The New Art of Finance: Making Money Work Harder for the Arts, published by the former non-departmental public body Nesta, concludes that funding is dependent on grants from public bodies, earned income and philanthropy, and therefore not sustainable.

The report identifies several financing gaps, including investment in research and development (R&D), venture funding and “arts accelerators”, which bring different parties to work on ideas until they reach a point where they can raise commercial investment.

It also proposes grants from public bodies to match crowdfunding investment from members of the public.

It proposes that if Arts Council England were to ringfence 1% of its overall budget on R&D funding (about £6m a year), and public funders collectively allocated £10m a year towards piloting venture funds, accelerators and crowdfunding, more than £70m of new funding could be generated after three years.

“We could reasonably expect at least £1 of additional money to be raised for each £1 allocated, with this rising over the next three years to at least £2,” the report states. 

Hasan Bakhshi, Nesta’s director of creative economy, said: “The recent funding cuts in England will not be reversed any time soon.
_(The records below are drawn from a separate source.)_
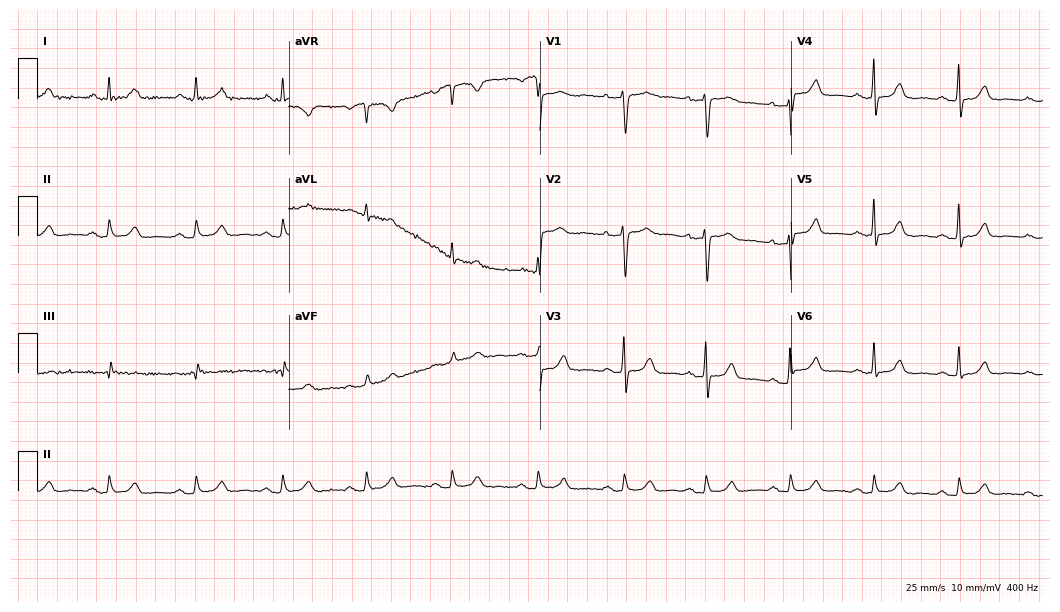
12-lead ECG from a 65-year-old woman. Labelled as a normal ECG.
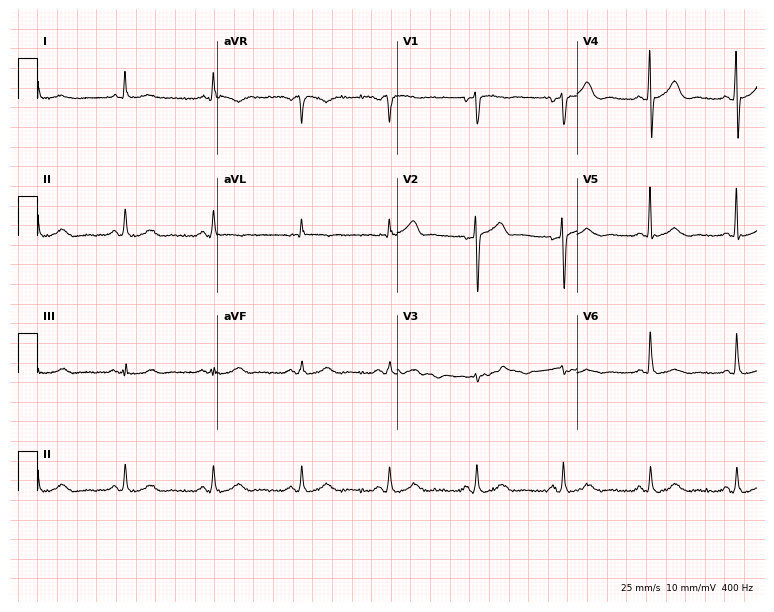
12-lead ECG (7.3-second recording at 400 Hz) from a man, 68 years old. Labelled as a normal ECG.
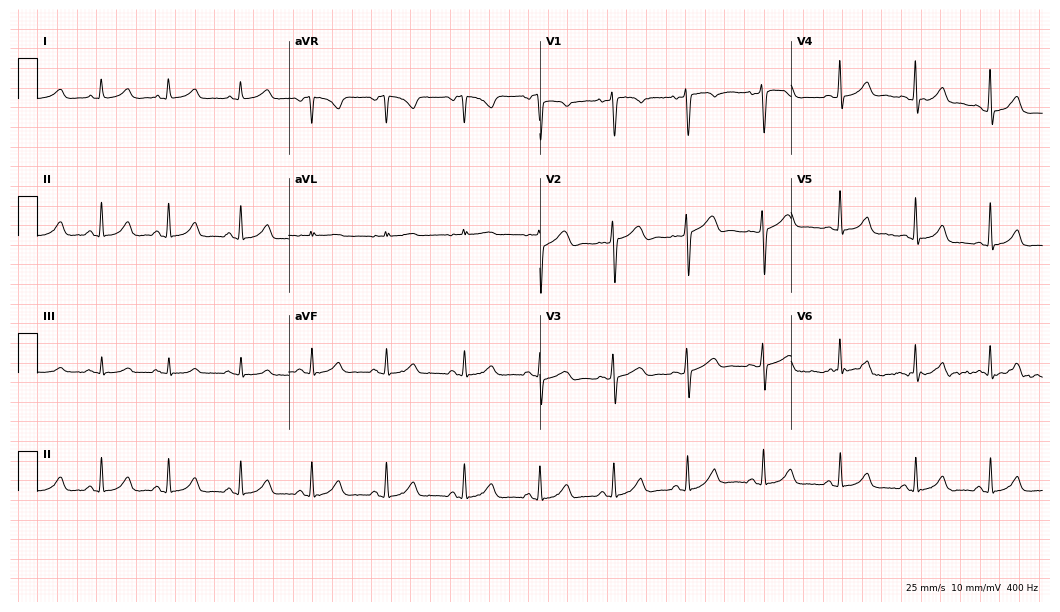
12-lead ECG from a female patient, 42 years old. Recorded interpretation: within normal limits.
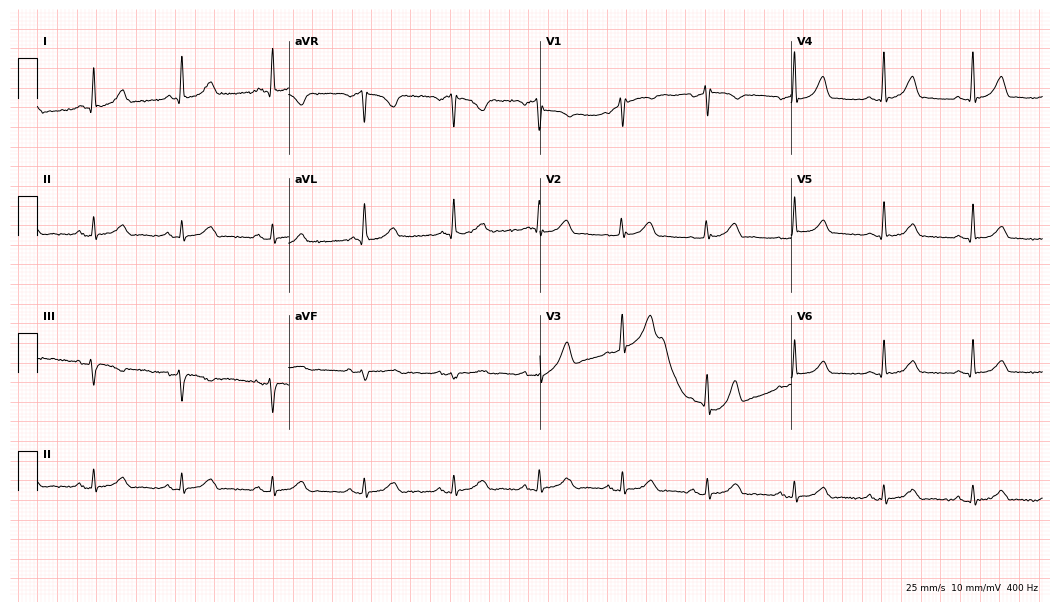
Standard 12-lead ECG recorded from a woman, 73 years old (10.2-second recording at 400 Hz). Read as a normal ECG.
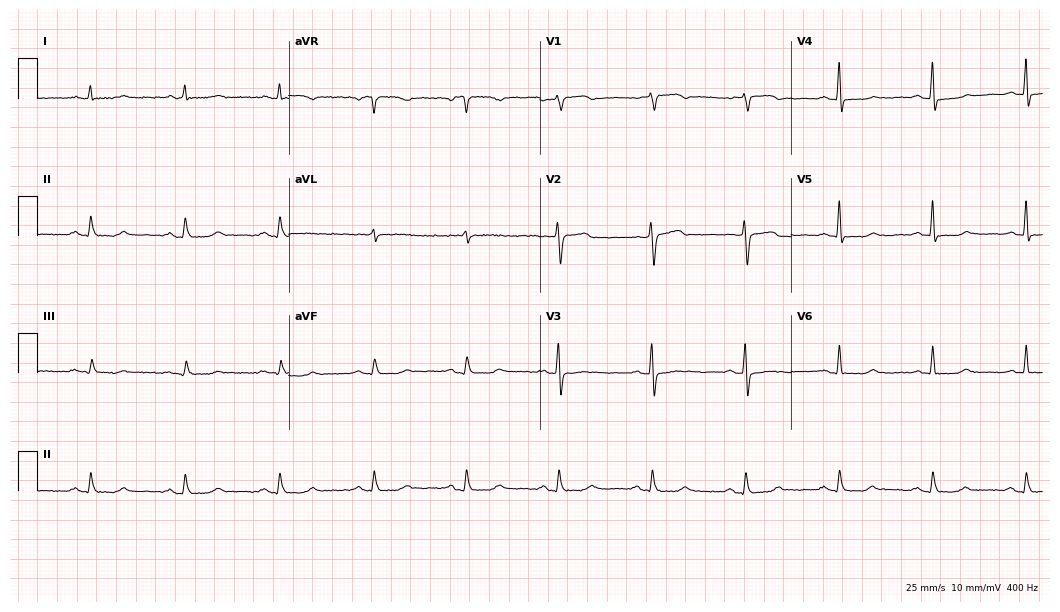
Electrocardiogram (10.2-second recording at 400 Hz), a 63-year-old female patient. Of the six screened findings (first-degree AV block, right bundle branch block, left bundle branch block, sinus bradycardia, atrial fibrillation, sinus tachycardia), none is recorded.

They reinforce the need to urgently explore new ways of supporting the arts. Now is the time to develop funding models which leverage in money from new sources.”

Nesta says other sectors have a tradition of public funding to support risky R&D activities that generate socially valuable insights. It proposes that arts organisations and funders should allocate 1% of spending towards financing R&D in order to expand their audience reach and identify new ways of generating revenue.